::: Dataset extract
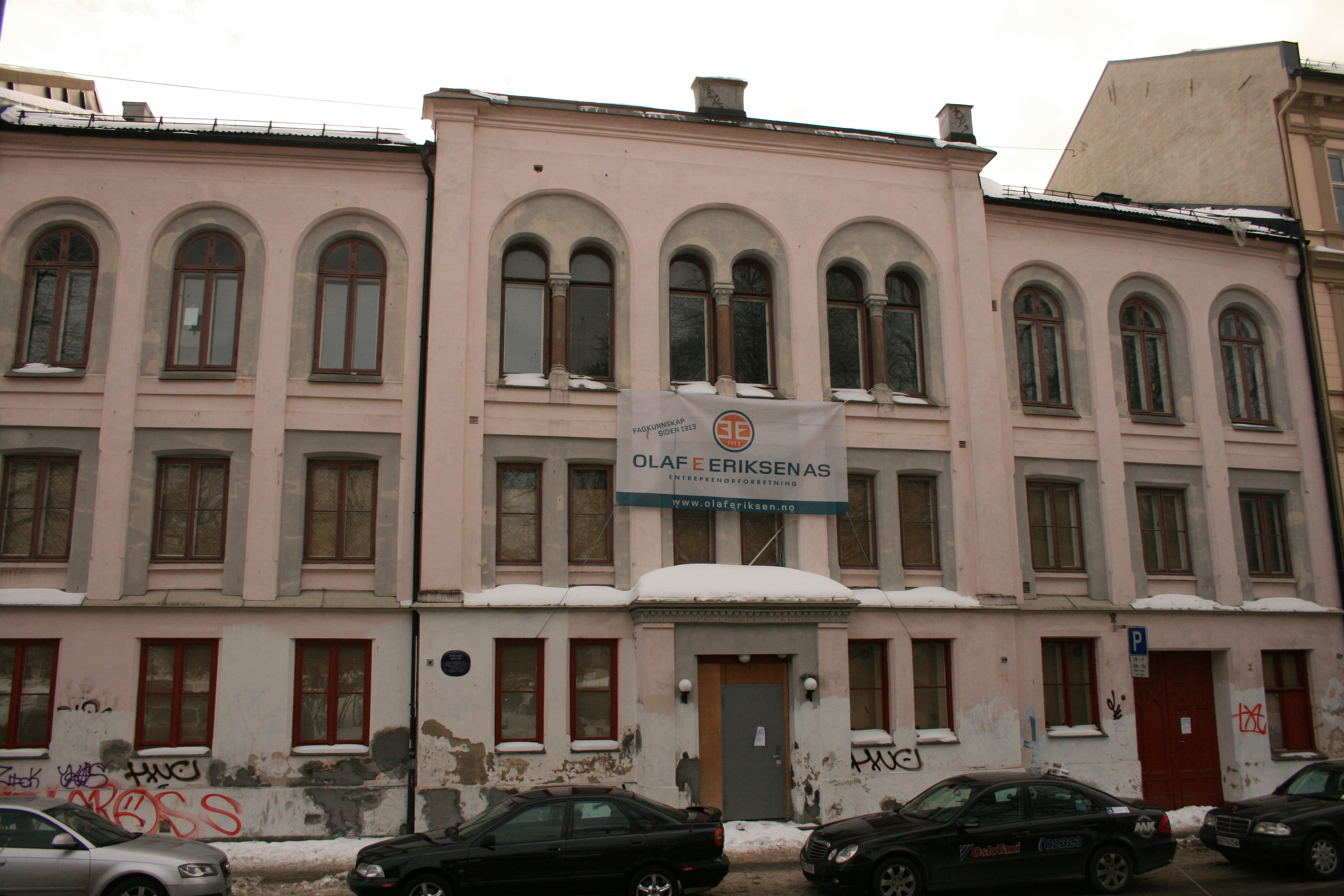 Hauges Minde er en bygård på Grünerløkka i Oslo. Den ligger i Sofienberggata og har adresse Olaf Ryes plass 2. Gården blei bygd i 1875 som bedehus.
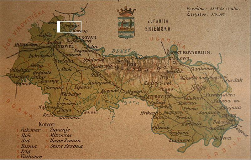 Zemljovidi županija na razglednicama oko 1900. godine
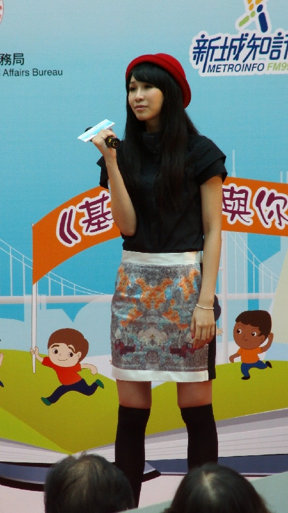 中文（香港）: 麥貝夷的樣子
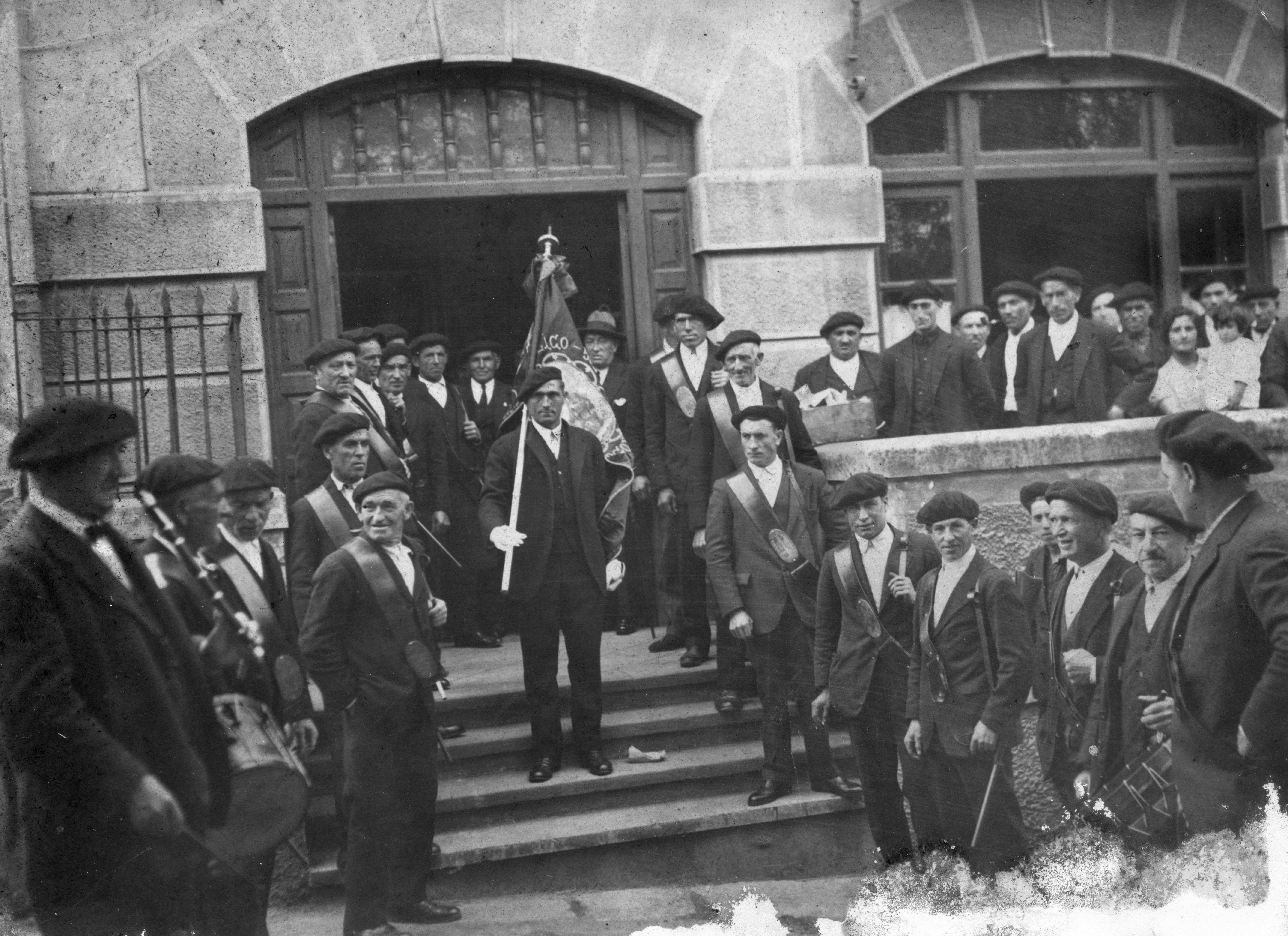 Baserritarren Sindikatu aurrean (1925), ezkerrean Martin Elola.
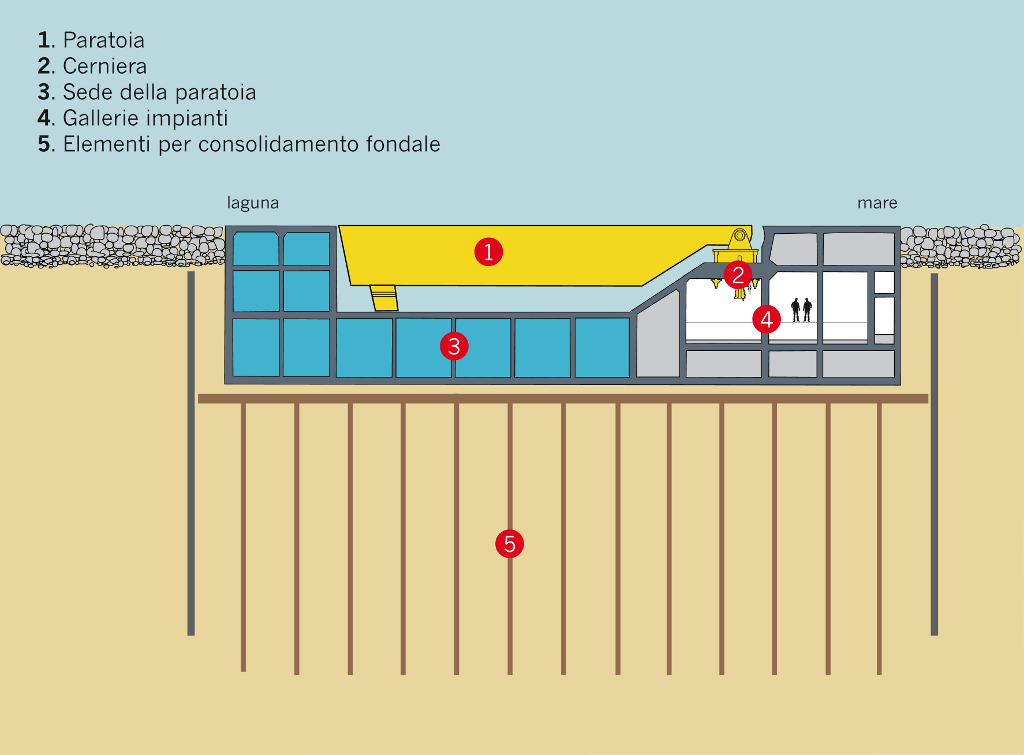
::::::
(What to produce)
Please reproduce only the lines from the one holding "Zemljovidi županija na" through the final line of the listing above, both included, with each picture left out.

(Solution to this exercise)
 Zemljovidi županija na razglednicama oko 1900. godine
 中文（香港）: 麥貝夷的樣子
 Baserritarren Sindikatu aurrean (1925), ezkerrean Martin Elola.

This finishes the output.